I would like to provide a comprehensive list of important books to read, like christian_left did, but my reading is neither so broad nor so organized. I would, however, like to recommend from my recent reading Marcus Rediker's Villains of All Nations: Atlantic Pirates in the Golden Age (Beacon Press, 2004). I will attempt to make a case for its political and cultural relevance.

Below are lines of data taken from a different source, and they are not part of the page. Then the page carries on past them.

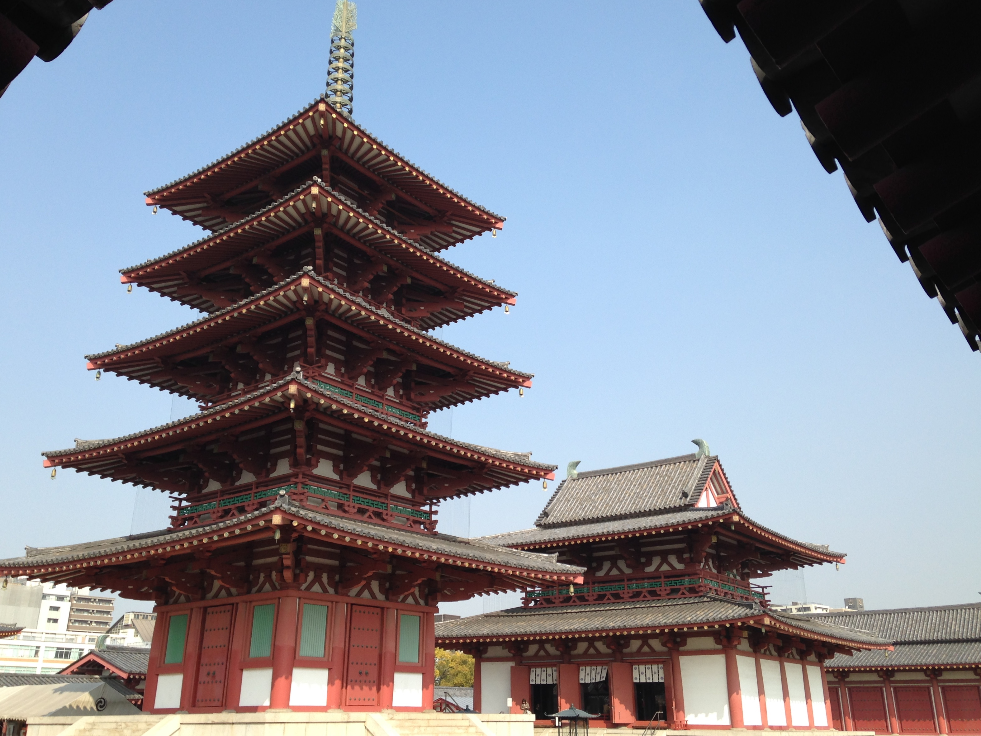 四天王寺・金堂と五重塔
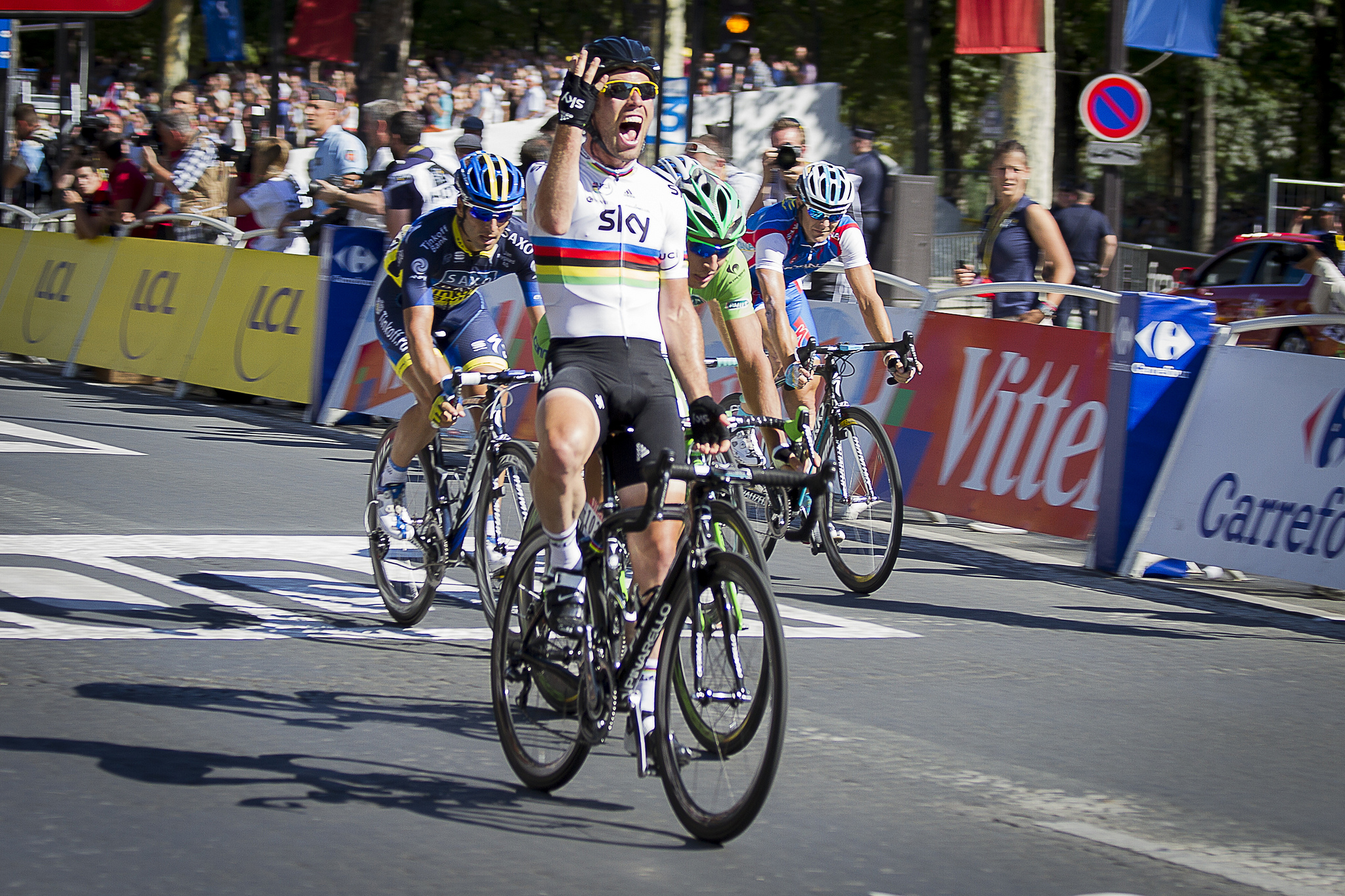 Joie de Mark CAVENDISH Lors de sa victoire sur la 20e et dernière du tour de France 2012 (4e victoire sur le Champs Elysées) - 20e étape du Tour de France 2012, arrivée sur les champs Elysées à Paris lors de la dernière étape entre Rambouillet et paris les Champs Elysées le dimanche 22 juillet 2012 - © William Morice / MaxPPP
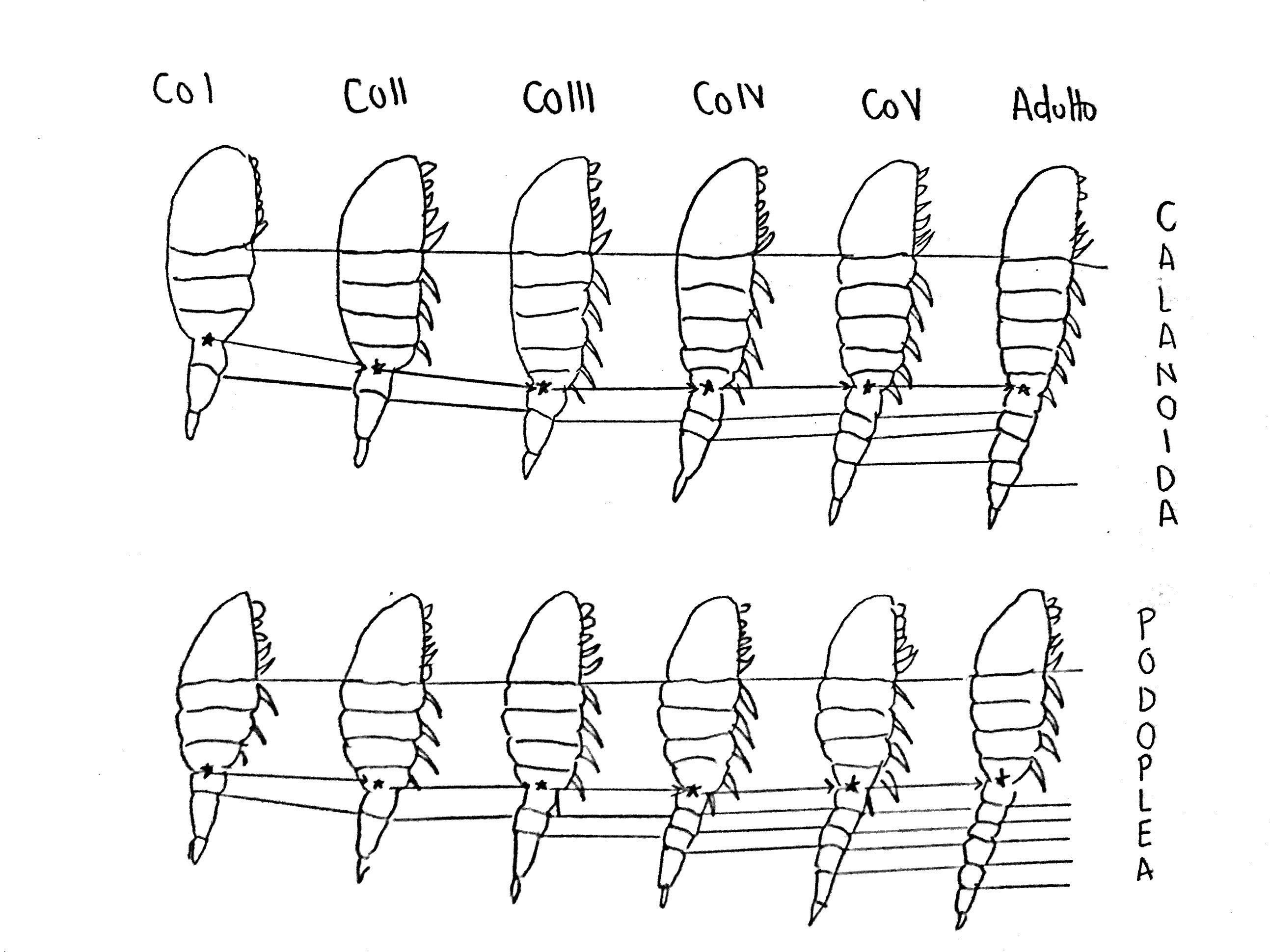 desarrollo en copepoditos comparacion
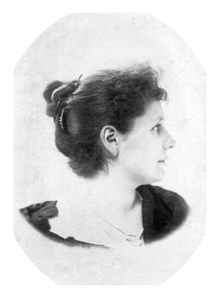 Княгиня Мария Дмитриевна Гагарина, ур. Оболенская (1864—1946)
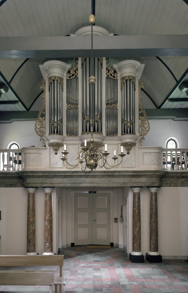 Nederlands Hervormde Kerk: Interieur, aanzicht orgel, orgelnummer binnenwerk 1119, orgelnummer kas 1120 (opmerking: Gefotografeerd voor Het Historische Orgel in Nederland 1858-1865)
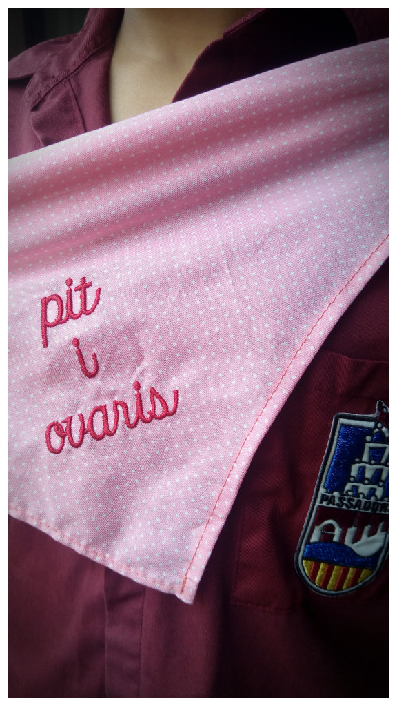 Mocador iniciativa dels Passadors per ajudar a les dones afectades pel càncer de mama.
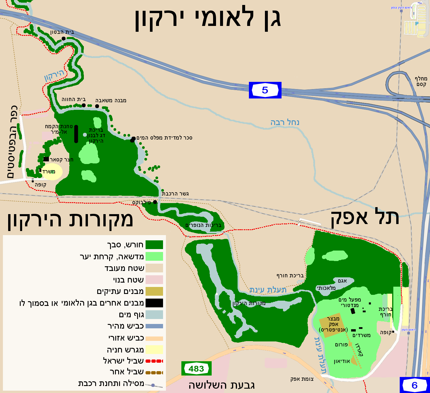 Carta PN Yarkon
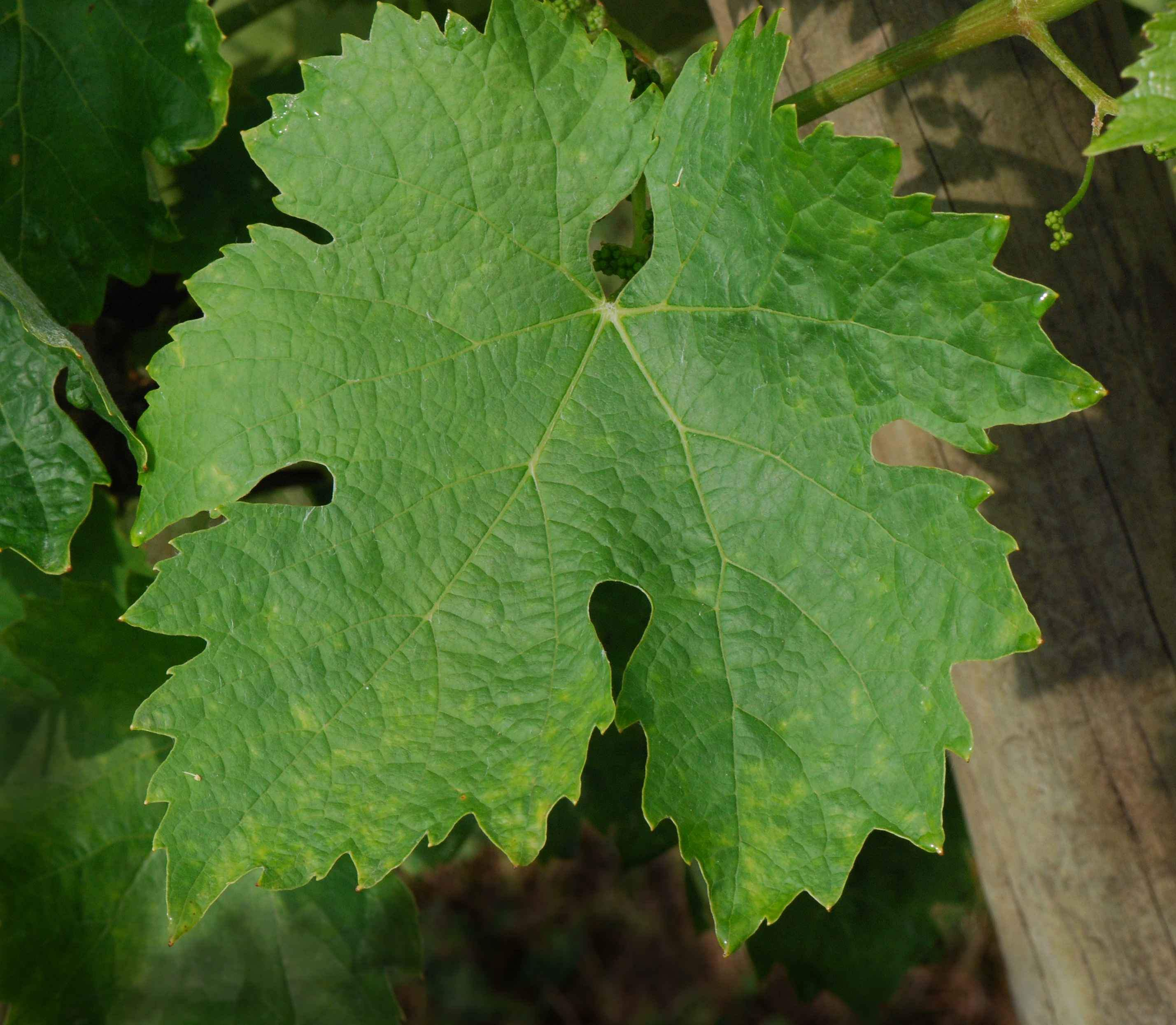 Ugni blanc, Conservatoire du vignoble charentais, Cherves
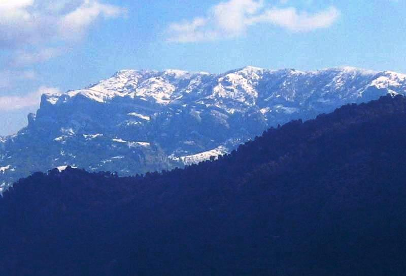 Las Banderillas nevadas, desde el puerto de las Palomas.
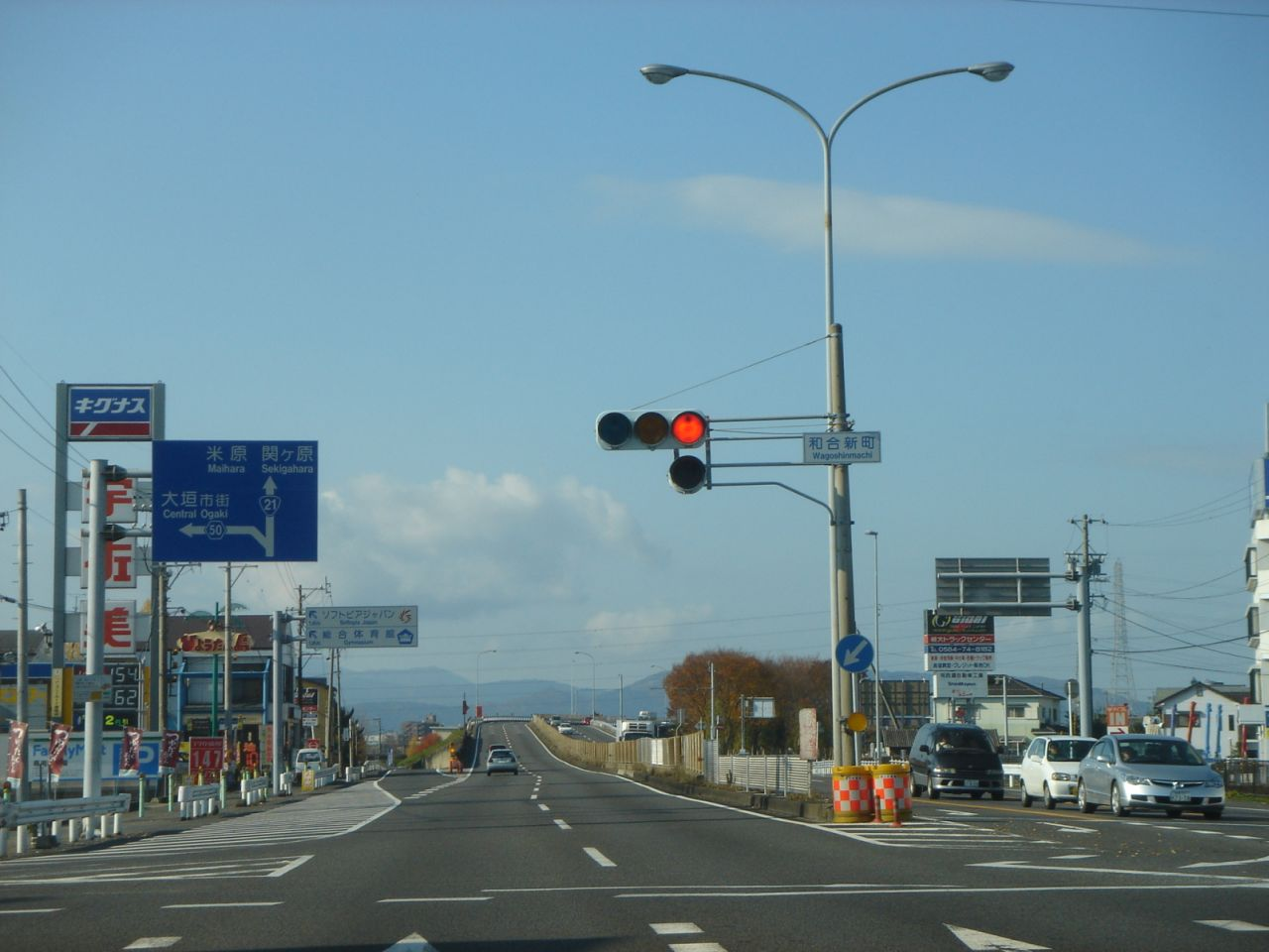 Japanese National Route21 at Ogaki_Wago.（国道21号）,Ogaki,Gifu,Japan(岐阜県大垣市)で西側を撮影。先が和合インター。
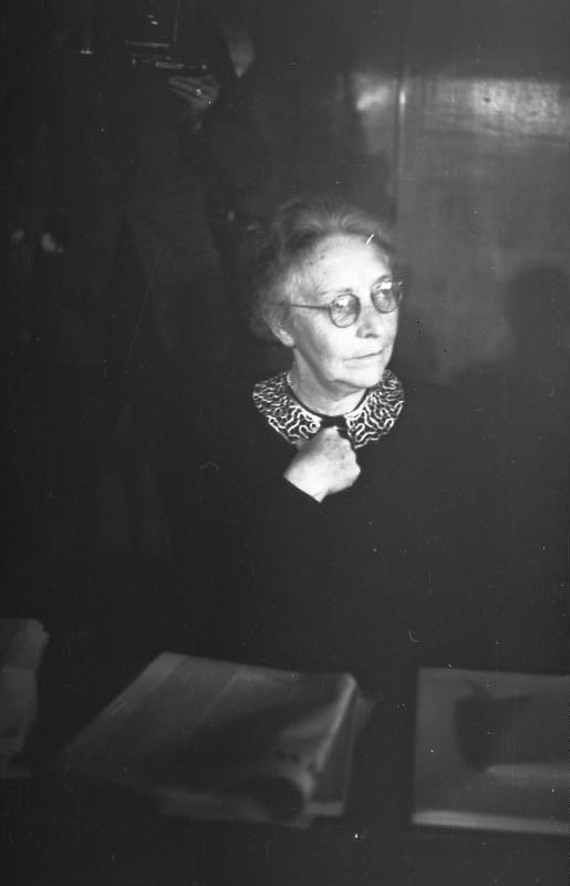 Ministerpräsidenten-Konferenz der Länder der 3 Westzonen Deutschlands auf dem Berghotel Rittersturz in Koblenz (Louise Schroeder) 8.-10.7.1948

Rediker describes seamen as a maritime proletariat, and the ships they worked on as the factories of the 18th century world--the machines through which large amounts of capital were accumulated. Turning pirate--or choosing to go 'on the account,' in 18th century terms--was as much a labor action as an attempt to get rich. Of use for us today, I think, is the description of the communal and democratic nature of pirate society. The ship was held to be common property, and important decisions (such as who would be captain) were voted on by the crew. Any wealth generated by the operation of the ship was distributed in shares to the entire crew in accordance with compacts (usually written) agreed upon beforehand by the entire crew.
This form of communal self-organization in opposition to the state and to capital is an important precedent for those seeking to resist the current near-hegemony of free market corporate capitalism. Keeping even the idea of such forms of society alive in an age increasingly dominated by obsequience to hierarchy, profit and blind self-interest helps preserve the hope for viable alternative movements. And, although I tend not to believe in national characters, the figure of the rebel against authority and privilege is vitally important to the American mythos. A political movement that incorporated a revival of purposeful rebelliousness could tap into cultural currents very powerful to American society.
Rediker may have an overly romantic view of pirates and pirate society, but his scholarship seems quite sound. For a more in-depth survey of the world of the 18th century seaman, Rediker's earlier, more scholarly book, Between the Devil and the Deep Blue Sea: Merchant Seaman, Pirates, and the Anglo-American Maritime World, 1700-1750 (Cambridge UP, 1987) is also quite good, though longer and less entertaining.